Roberto: Acho que a situação do Rio não é muito diferente de outros Estados. Esse é um problema
nacional. Acredito que os novos governos, em nível federal e estadual, irão trazer soluções que irão
melhorar nossa situação.

 

DIÁRIO: Para que o Porto Maravilha tenha mais sucesso, você acha que faltam projetos para novas moradias?

Roberto: Isso precisa ser muito bem estudado, pois atualmente já constatamos áreas de congestionamentos diários na região do Porto Maravilha, sem que tenha havido ainda a ocupação prevista de grandes prédios corporativos. Se esses grandes edifícios vierem a ser construídos, mais os empreendimentos residenciais, teremos com certeza uma maior saturação do tráfego. Para abrigar novos moradores, é preciso um grande planejamento urbano de forma a garantir a qualidade de vida. Por exemplo, já estamos vivendo uma saturação no entorno da Rodoviária, causada pela transferência
de terminais de ônibus circulares, que estão sendo retirados do centro da cidade e trazidos para nossas
proximidades. Isso causa transtornos para todos e necessita atenção e planejamento.

 

DIÁRIO: A conclusão do BRT da avenida Brasil vai melhorar esse cenário?

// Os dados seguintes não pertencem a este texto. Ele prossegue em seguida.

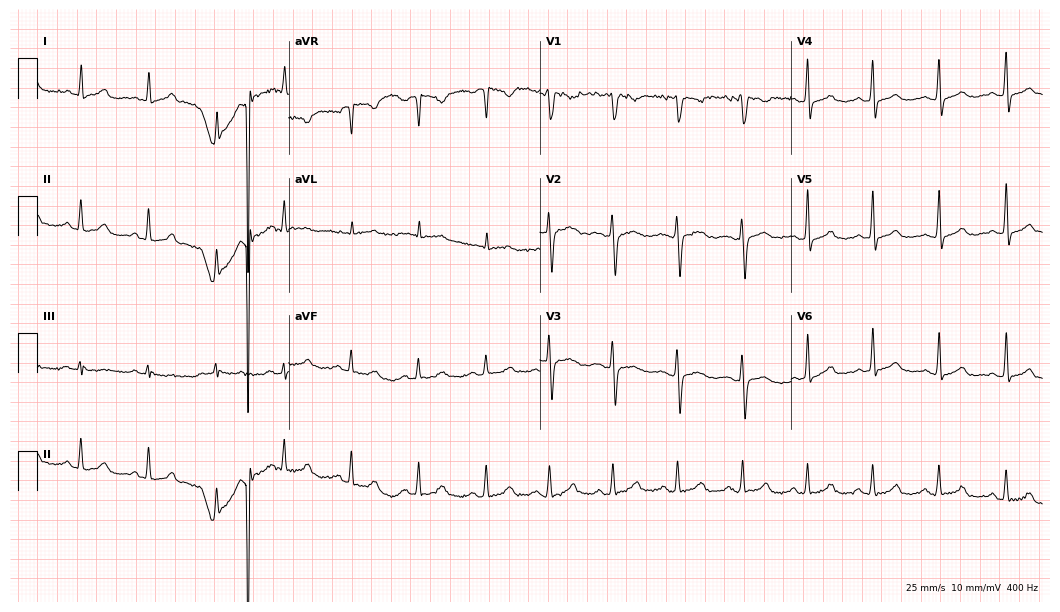
ECG (10.2-second recording at 400 Hz) — a 39-year-old female patient. Screened for six findings — first-degree AV block, right bundle branch block (RBBB), left bundle branch block (LBBB), sinus bradycardia, atrial fibrillation (AF), sinus tachycardia — none is recorded. Other findings, if any, are not listed.
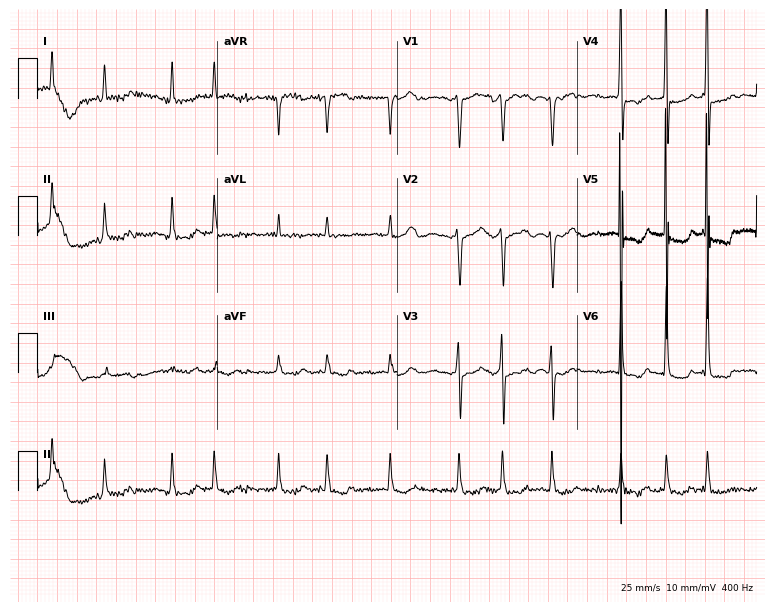
ECG — a female patient, 80 years old. Findings include atrial fibrillation.

Roberto: Sem dúvida. O BRT Transbrasil terá uma estação nas proximidades da Rodoviária e estação terminal ao lado da Central do Brasil. Quando estiver concluído, esse sistema possibilitará retirar um grande número de ônibus urbanos que hoje se direcionam ao centro e que precisam ter pontos terminais nesta região. O BRT Transbrasil vai contribuir para organizar e ordenar o trânsito em toda a região central.

 

DIÁRIO: A Rodoviária passou por grandes mudanças, que melhoraram os seus serviços e o conforto de seu público. Mas ainda continuam fortes as críticas aos problemas que existem no entorno da Rodoviária, ou seja, quando o passageiro sai para fora de suas instalações. Essa situação não tem como melhorar?

Roberto: Nós mesmos da Rodoviária temos feito obras para melhorar áreas externas ao nosso terminal, como no paisagismo, no calçamento, na iluminação, visando criar condições dignas às pessoas que chegam e saem daqui todos os dias. Atuamos em parceria com a Prefeitura, que está sempre realizando operações de ordenamento em nosso entorno, principalmente em relação ao comércio ambulante. Esse é um trabalho que precisa ser contínuo, pois sempre há o retorno do comércio irregular depois que ele é removido das áreas impróprias. Mas acreditamos que novas soluções podem melhorar em muito esse cenário. Vamos trabalhar para isso.